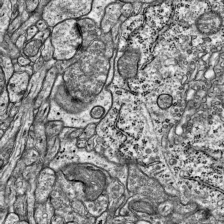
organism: Mouse
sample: Visual Cortex
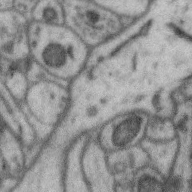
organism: Zebra finch
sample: Brain
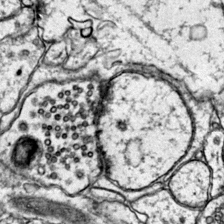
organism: Mouse
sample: Primary visual cortex
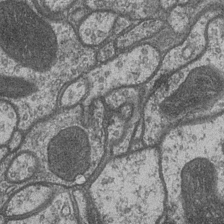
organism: Drosophila
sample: Optic medulla
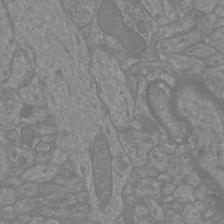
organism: Mouse
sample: Cortical neurons

□ □ □ □

**Assigned task:**
Exclude images. Return the data above verbatim.

**Answer for this exercise:**
organism: Mouse
sample: Visual Cortex
organism: Zebra finch
sample: Brain
organism: Mouse
sample: Primary visual cortex
organism: Drosophila
sample: Optic medulla
organism: Mouse
sample: Cortical neurons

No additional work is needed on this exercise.